J’ai écrit ici mon admiration pour le premier, et voulais attendre que la poire soit mûre pour toucher un mot du second. Suffit : l’automne mûrissant plus vite que ses fruits, je renonce à remettre à un lendemain plus propice l’écriture de ce billet. Mes talents de critique littéraire laissent à désirer et risquent de desservir le remarquable texte de Chloé. Je me contenterai donc de dire que ce recueil contient des poèmes dont le centre de gravité est l’amour dans la multiple déclinaison de ses visages : amitié – et je suis plus touchée que je ne puis dire d’apparaître dans certains de ces poèmes -, amour, mariage dans ses élans et son sable, maternité. Et la langue, bien sûr, le lien des paroles et du silence.

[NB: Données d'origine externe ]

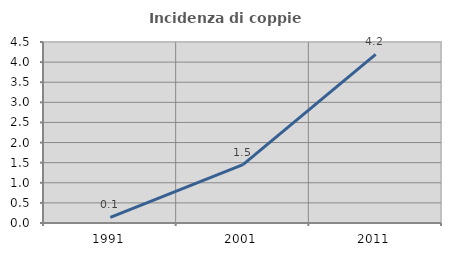
| Category | Incidenza di coppie miste |
|---|---|
| 1991.0 | 0.142 |
| 2001.0 | 1.453 |
| 2011.0 | 4.194 |
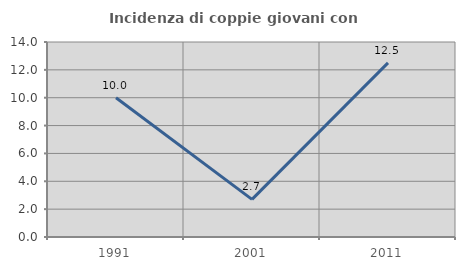
| Category | Incidenza di coppie giovani con figli |
|---|---|
| 1991.0 | 10 |
| 2001.0 | 2.703 |
| 2011.0 | 12.5 |
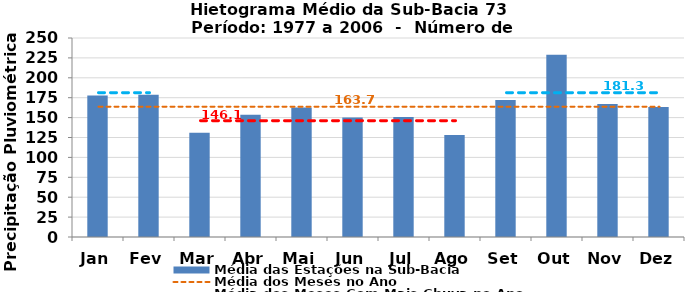
| Category | Média das Estações na Sub-Bacia |
|---|---|
| Jan | 177.828 |
| Fev | 178.772 |
| Mar | 130.922 |
| Abr | 153.626 |
| Mai | 162.736 |
| Jun | 150.212 |
| Jul | 150.732 |
| Ago | 128.128 |
| Set | 172.134 |
| Out | 228.856 |
| Nov | 166.964 |
| Dez | 163.268 |
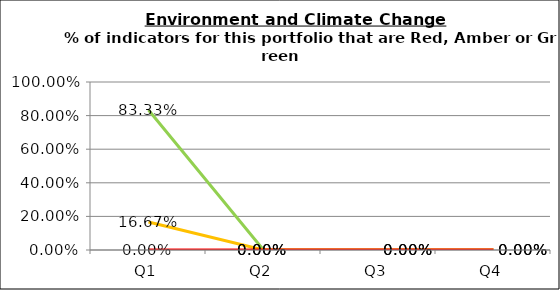
| Category | Green | Amber | Red |
|---|---|---|---|
| Q1 | 0.833 | 0.167 | 0 |
| Q2 | 0 | 0 | 0 |
| Q3 | 0 | 0 | 0 |
| Q4 | 0 | 0 | 0 |
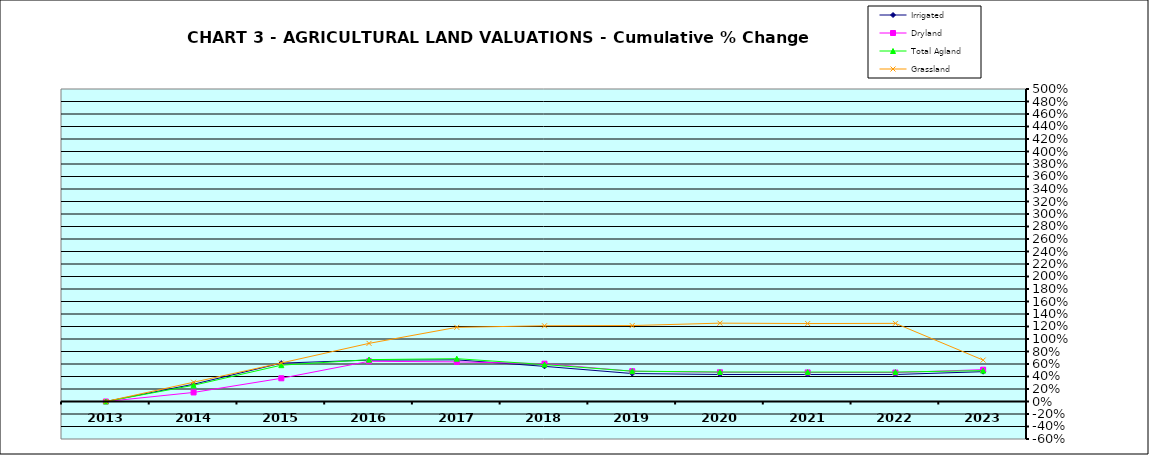
| Category | Irrigated | Dryland | Total Agland | Grassland |
|---|---|---|---|---|
| 2013.0 | 0 | 0 | 0 | 0 |
| 2014.0 | 0.276 | 0.145 | 0.26 | 0.308 |
| 2015.0 | 0.614 | 0.371 | 0.581 | 0.617 |
| 2016.0 | 0.662 | 0.643 | 0.67 | 0.93 |
| 2017.0 | 0.666 | 0.634 | 0.685 | 1.187 |
| 2018.0 | 0.562 | 0.605 | 0.591 | 1.212 |
| 2019.0 | 0.447 | 0.484 | 0.485 | 1.215 |
| 2020.0 | 0.432 | 0.468 | 0.472 | 1.254 |
| 2021.0 | 0.432 | 0.465 | 0.471 | 1.247 |
| 2022.0 | 0.432 | 0.463 | 0.471 | 1.25 |
| 2023.0 | 0.477 | 0.509 | 0.494 | 0.663 |
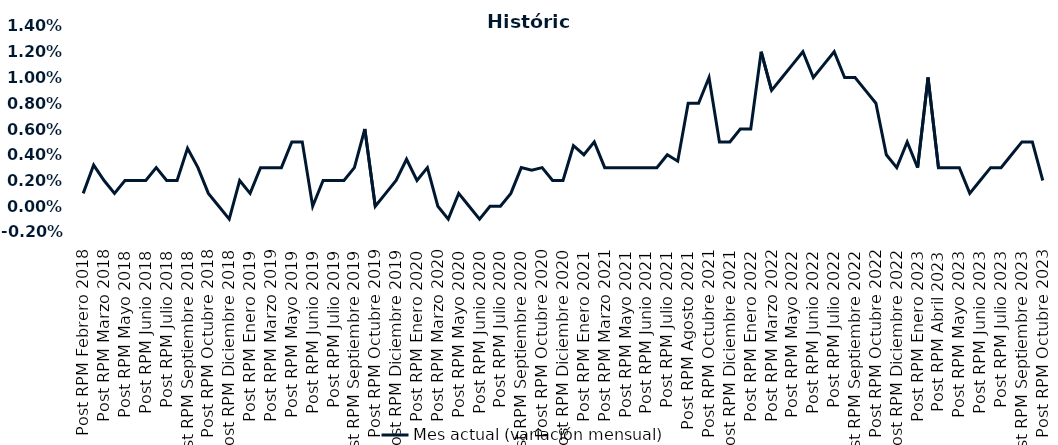
| Category | Mes actual (variación mensual)  |
|---|---|
| Post RPM Febrero 2018 | 0.001 |
| Pre RPM Marzo 2018 | 0.003 |
| Post RPM Marzo 2018 | 0.002 |
| Pre RPM Mayo 2018 | 0.001 |
| Post RPM Mayo 2018 | 0.002 |
| Pre RPM Junio 2018 | 0.002 |
| Post RPM Junio 2018 | 0.002 |
| Pre RPM Julio 2018 | 0.003 |
| Post RPM Julio 2018 | 0.002 |
| Pre RPM Septiembre 2018 | 0.002 |
| Post RPM Septiembre 2018 | 0.004 |
| Pre RPM Octubre 2018 | 0.003 |
| Post RPM Octubre 2018 | 0.001 |
| Pre RPM Diciembre 2018 | 0 |
| Post RPM Diciembre 2018 | -0.001 |
| Pre RPM Enero 2019 | 0.002 |
| Post RPM Enero 2019 | 0.001 |
| Pre RPM Marzo 2019 | 0.003 |
| Post RPM Marzo 2019 | 0.003 |
| Pre RPM Mayo 2019 | 0.003 |
| Post RPM Mayo 2019 | 0.005 |
| Pre RPM Junio 2019 | 0.005 |
| Post RPM Junio 2019 | 0 |
| Pre RPM Julio 2019 | 0.002 |
| Post RPM Julio 2019 | 0.002 |
| Pre RPM Septiembre 2019 | 0.002 |
| Post RPM Septiembre 2019 | 0.003 |
| Pre RPM Octubre 2019 | 0.006 |
| Post RPM Octubre 2019 | 0 |
| Pre RPM Diciembre 2019 | 0.001 |
| Post RPM Diciembre 2019 | 0.002 |
| Pre RPM Enero 2020 | 0.004 |
| Post RPM Enero 2020 | 0.002 |
| Pre RPM Marzo 2020 | 0.003 |
| Post RPM Marzo 2020 | 0 |
| Pre RPM Mayo 2020 | -0.001 |
| Post RPM Mayo 2020 | 0.001 |
| Pre RPM Junio 2020 | 0 |
| Post RPM Junio 2020 | -0.001 |
| Pre RPM Julio 2020 | 0 |
| Post RPM Julio 2020 | 0 |
| Pre RPM Septiembre 2020 | 0.001 |
| Post RPM Septiembre 2020 | 0.003 |
| Pre RPM Octubre 2020 | 0.003 |
| Post RPM Octubre 2020 | 0.003 |
| Pre RPM Diciembre 2020 | 0.002 |
| Post RPM Diciembre 2020 | 0.002 |
| Pre RPM Enero 2021 | 0.005 |
| Post RPM Enero 2021 | 0.004 |
| Pre RPM Marzo 2021 | 0.005 |
| Post RPM Marzo 2021 | 0.003 |
| Pre RPM Mayo 2021 | 0.003 |
| Post RPM Mayo 2021 | 0.003 |
| Pre RPM Junio 2021 | 0.003 |
| Post RPM Junio 2021 | 0.003 |
| Pre RPM Julio 2021 | 0.003 |
| Post RPM Julio 2021 | 0.004 |
| Pre RPM Agosto 2021 | 0.004 |
| Post RPM Agosto 2021 | 0.008 |
| Pre RPM Octubre 2021 | 0.008 |
| Post RPM Octubre 2021 | 0.01 |
| Pre RPM Diciembre 2021 | 0.005 |
| Post RPM Diciembre 2021 | 0.005 |
| Pre RPM Enero 2022 | 0.006 |
| Post RPM Enero 2022 | 0.006 |
| Pre RPM Marzo 2022 | 0.012 |
| Post RPM Marzo 2022 | 0.009 |
| Pre RPM Mayo 2022 | 0.01 |
| Post RPM Mayo 2022 | 0.011 |
| Pre RPM Junio 2022 | 0.012 |
| Post RPM Junio 2022 | 0.01 |
| Pre RPM Julio 2022 | 0.011 |
| Post RPM Julio 2022 | 0.012 |
| Pre RPM Septiembre 2022 | 0.01 |
| Post RPM Septiembre 2022 | 0.01 |
| Pre RPM Octubre 2022 | 0.009 |
| Post RPM Octubre 2022 | 0.008 |
| Pre RPM Diciembre 2022 | 0.004 |
| Post RPM Diciembre 2022 | 0.003 |
| Pre RPM Enero 2023 | 0.005 |
| Post RPM Enero 2023 | 0.003 |
| Pre RPM Abril 2023 | 0.01 |
| Post RPM Abril 2023 | 0.003 |
| Pre RPM Mayo 2023 | 0.003 |
| Post RPM Mayo 2023 | 0.003 |
| Pre RPM Junio 2023 | 0.001 |
| Post RPM Junio 2023 | 0.002 |
| Pre RPM Julio 2023 | 0.003 |
| Post RPM Julio 2023 | 0.003 |
| Pre RPM Septiembre 2023 | 0.004 |
| Post RPM Septiembre 2023 | 0.005 |
| Pre RPM Octubre 2023 | 0.005 |
| Post RPM Octubre 2023 | 0.002 |
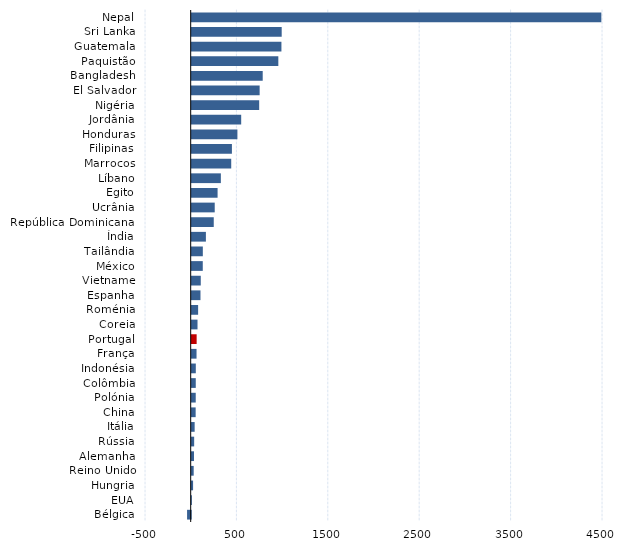
| Category | Series 2 |
|---|---|
| Nepal | 4481.796 |
| Sri Lanka | 984.668 |
| Guatemala | 981.692 |
| Paquistão | 947.791 |
| Bangladesh | 776.923 |
| El Salvador | 743.444 |
| Nigéria | 738.27 |
| Jordânia | 541.512 |
| Honduras | 500.112 |
| Filipinas | 439.915 |
| Marrocos | 432.452 |
| Líbano | 319.056 |
| Egito | 283.19 |
| Ucrânia | 251.912 |
| República Dominicana  | 241.253 |
| Índia | 155.321 |
| Tailândia | 121.749 |
| México | 121.122 |
| Vietname | 99.256 |
| Espanha | 96.098 |
| Roménia | 70.27 |
| Coreia | 63.628 |
| Portugal | 54.042 |
| França | 52.923 |
| Indonésia | 44.943 |
| Colômbia | 44.485 |
| Polónia | 44.093 |
| China | 43.265 |
| Itália | 32.317 |
| Rússia | 26.928 |
| Alemanha | 24.975 |
| Reino Unido | 21.737 |
| Hungria | 15.164 |
| EUA | 1.896 |
| Bélgica | -39.721 |
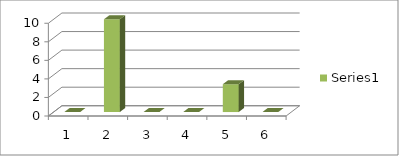
| Category | Series 0 |
|---|---|
| 0 | 0 |
| 1 | 10 |
| 2 | 0 |
| 3 | 0 |
| 4 | 3 |
| 5 | 0 |

Incapable de critique littéraire, je puis au moins tenter de cerner ma lecture personnelle. Autant la poésie de la nature chez Chloé (voir Un Récit) m’est familière et comme cousine, formule révélatrice d’un monde très proche de celui qui me porte, où les arbres diffusent la lumière et font axes entre les univers, autant son écriture de l’amour et particulièrement du couple me fascine par la différence qu’elle révèle dans nos expériences, notre rapport à l’autre et à la mise en mots de l’amour. Est-ce à dire que cette distance – cet exotisme – ferait obstacle à l’attouchement intime dont l’embrasement donne sens à la lecture d’un poème ? Non. Absolument pas. Et là est pour moi le miracle : que l’amour ainsi dit soit à la fois irrémédiablement étranger et resplendissant de vérité. Chacun peut lire la poésie comme il l’entend, pour passer le temps ou alléger le poids des jours, soigner, orner, bercer, jouer, réjouir, que sais-je encore. Pour moi, la pierre de touche est dans l’éclat de vérité qui, s’il peut jaillir de sources insoupçonnées, ne se contrefait pas. Aussi multiple qu’inaltérable, c’est lui que je cherche en poésie, et que je trouve dans maints poèmes de Chloé.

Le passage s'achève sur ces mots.